▸ REQUIRED WORK: Consider the listing below. Extract exactly the lines from the line containing "Boxes: x1 y1" to the line containing "- bladder: 224 236 317 335", both included.

** Opening SUPPLIED DATA block **

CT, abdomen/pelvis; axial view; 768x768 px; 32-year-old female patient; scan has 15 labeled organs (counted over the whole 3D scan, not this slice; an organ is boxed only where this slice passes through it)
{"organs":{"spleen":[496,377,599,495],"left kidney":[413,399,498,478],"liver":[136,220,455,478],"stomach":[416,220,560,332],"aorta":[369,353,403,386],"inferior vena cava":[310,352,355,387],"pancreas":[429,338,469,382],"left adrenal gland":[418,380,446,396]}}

** Closing SUPPLIED DATA block **
** Opening SUPPLIED DATA block **

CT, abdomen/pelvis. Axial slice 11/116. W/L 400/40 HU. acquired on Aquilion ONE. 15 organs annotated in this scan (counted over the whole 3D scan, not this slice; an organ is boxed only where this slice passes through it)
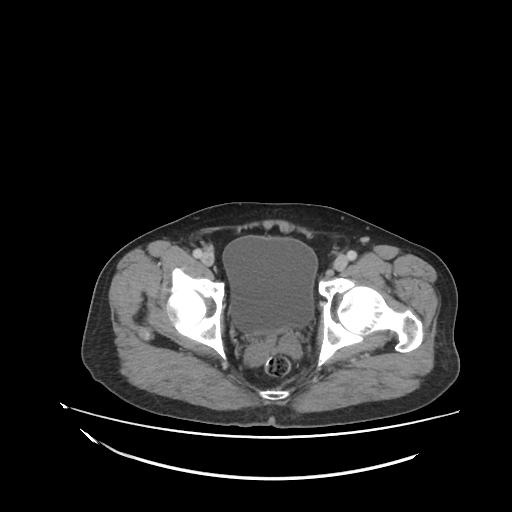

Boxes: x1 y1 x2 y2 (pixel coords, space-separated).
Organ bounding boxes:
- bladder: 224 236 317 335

** Closing SUPPLIED DATA block **

▸ ANSWER TO THIS PROBLEM:
Boxes: x1 y1 x2 y2 (pixel coords, space-separated).
Organ bounding boxes:
- bladder: 224 236 317 335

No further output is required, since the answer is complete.